Guowang ist stark in staatliche Strukturen eingebunden und wird von Führungskräften aus großen Staatsunternehmen geleitet. Dies führt zu einem traditionellen und hierarchischen Führungsstil, der schnelle Entscheidungen und Flexibilität reduziert. Qianfan dagegen operiert modern und marktorientiert und hat Führungskräfte mit unternehmerischer Erfahrung eingestellt, was den Fortschritt beschleunigt. Die internationalen Marktchancen von Qianfan sind nicht zu unterschätzen. In vielen Ländern sorgt die politische Verflechtung von Elon Musk mit der US-Regierung für Skepsis gegenüber Starlink.

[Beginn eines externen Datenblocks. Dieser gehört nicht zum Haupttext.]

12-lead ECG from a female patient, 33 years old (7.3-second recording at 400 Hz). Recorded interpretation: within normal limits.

Beispielsweise wurden Starlink-Dienste in einigen Konfliktregionen, wie der Ukraine während des Kriegs, eingeschränkt. Zudem setzt Starlink seine Satelliten so ein, dass Daten ohne lokale Gateways übertragen werden können – ein Punkt, der bei einigen Staaten Bedenken bezüglich Datenkontrolle hervorruft. Qianfan hingegen bietet lokalen Telekommunikationsunternehmen die Kontrolle über den Datenverkehr an, was ein attraktives Argument für Regierungen sein kann, die Souveränität über ihre Netze wahren wollen. Der Ansatz von Qianfan, ausschließlich mit Telekomunternehmen zusammenzuarbeiten und keine direkten Endkundenservices anzubieten, soll Kooperationspartnern mehr Sicherheit geben. Viele Firmen, die mit Starlink kooperieren, beklagen den Verlust von Kunden, die Starlink direkt anspricht.

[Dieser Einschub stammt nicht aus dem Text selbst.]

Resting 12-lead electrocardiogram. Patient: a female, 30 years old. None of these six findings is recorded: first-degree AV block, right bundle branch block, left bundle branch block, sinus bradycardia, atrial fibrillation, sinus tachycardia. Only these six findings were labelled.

Qianfan vermeidet diese Problematik bisher gezielt. Dennoch steht der Uhrzeiger für beide chinesischen Projekte unter Druck. Die Internationale Fernmeldeunion (ITU) verlangt, dass Unternehmen innerhalb von sieben Jahren nach der Registrierung mindestens ein erstes Satellitenpaar starten und innerhalb weiterer sieben Jahre regelmäßige Fortschritte nachweisen. Bis 2026 müssen zehn Prozent der geplanten Satelliten im Orbit sein, damit die Frequenzrechte erhalten bleiben. Angesichts des aktuellen Tempos ist fraglich, ob beide Projekte diese Vorgaben erfüllen können.